To run every suite back-to-back:

Terminal window
for suite in web-app-attacks api-attacks bot-simulation reconnaissance ssl-scanning javascript-exploits traffic-generation; do
echo "========================================="
echo "Starting suite: ${suite}"
echo "========================================="
/opt/traffic-generator/suites/runner.sh "$suite"
echo ""
done

This generates comprehensive traffic across all F5 XC security features. Expect the full run to take 45-80 minutes depending on the target’s response times.

Run suites from your local machine without maintaining an SSH session:

Terminal window
TGEN_IP=$(terraform output -raw public_ip)
# Run a single suite
ssh azureuser@${TGEN_IP} '/opt/traffic-generator/suites/runner.sh web-app-attacks'
# Run a suite with target override
ssh azureuser@${TGEN_IP} 'TARGET_FQDN=staging.example.com /opt/traffic-generator/suites/runner.sh api-attacks'
# Run in background (disconnection-safe)
ssh azureuser@${TGEN_IP} 'nohup /opt/traffic-generator/suites/runner.sh web-app-attacks > /tmp/web-app-attacks.log 2>&1 &'
# Check results later
ssh azureuser@${TGEN_IP} 'ls -la /opt/traffic-generator/results/ | tail -5'
ssh azureuser@${TGEN_IP} 'cat /opt/traffic-generator/results/$(ls -t /opt/traffic-generator/results/ | head -1)/meta.json'

For long-running suites, use nohup or tmux to prevent SSH disconnection from killing the process:

Terminal window
ssh azureuser@${TGEN_IP} 'tmux new-session -d -s traffic "/opt/traffic-generator/suites/runner.sh reconnaissance"'
# Reattach later to watch progress
ssh -t azureuser@${TGEN_IP} 'tmux attach-session -t traffic'
  1. Load configuration — Runner reads config.env (or CONFIG_FILE override), then checks for TARGET_FQDN in environment.

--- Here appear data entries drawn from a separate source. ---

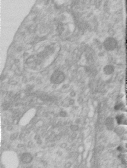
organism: Human
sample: Centriole in RPE cells
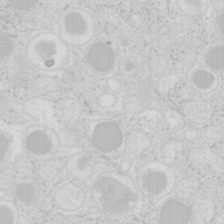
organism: Mouse
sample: Pancreas
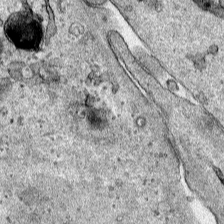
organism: Human
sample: Mitochondria in HCT116 cells
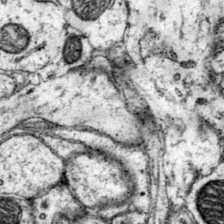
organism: Mouse
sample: Primary visual cortex
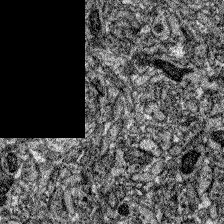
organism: Zebrafish
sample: Larval olfactory bulb
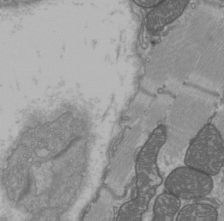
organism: C57BL Mouse
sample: Heart
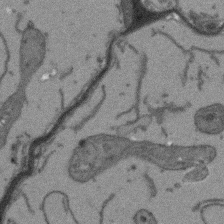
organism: Arabidopsis thaliana
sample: Root tip
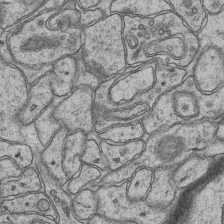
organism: Mouse
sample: CA1 Hippocampus
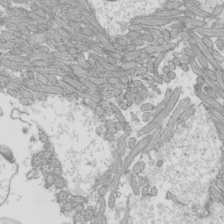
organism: Mouse
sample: Cilia; mouse epididymis
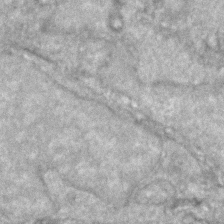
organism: Zebrafish
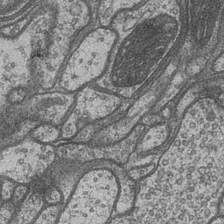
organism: Drosophila
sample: Optic medulla
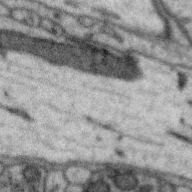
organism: Zebra finch
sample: Brain
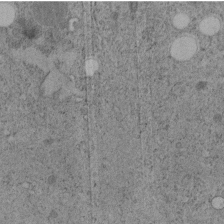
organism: C. elegans
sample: C. elegans embryo early stage
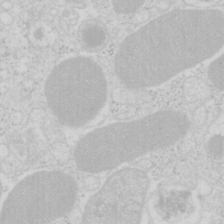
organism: Mouse
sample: Pancreas
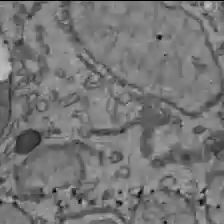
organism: C57BL Mouse
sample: Liver
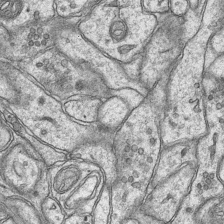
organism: Mouse
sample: CA1 Hippocampus
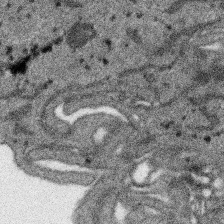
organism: Human
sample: Lung epithelial cells infected with SARS-CoV-2

  2. Validate suite — Confirms the named suite directory exists under the suites directory. Lists available suites if not found.

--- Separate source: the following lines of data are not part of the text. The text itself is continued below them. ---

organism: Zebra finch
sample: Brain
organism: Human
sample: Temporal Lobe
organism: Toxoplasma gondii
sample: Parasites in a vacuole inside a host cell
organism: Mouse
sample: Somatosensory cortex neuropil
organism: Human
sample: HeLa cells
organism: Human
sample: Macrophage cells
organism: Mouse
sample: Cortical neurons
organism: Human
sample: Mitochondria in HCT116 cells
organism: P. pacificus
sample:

  3. Create results directory — Creates /opt/traffic-generator/results/<timestamp>-<suite>/ and writes initial meta.json with status: running.

  4. Execute scripts — Iterates through files matching [0-9]* in the suite directory, sorted by name. Skips non-executable files. Passes TARGET_FQDN as the first argument. Captures output to <script-name>.log.

  5. Record results — Updates meta.json with completion timestamp and pass/fail/skip counts.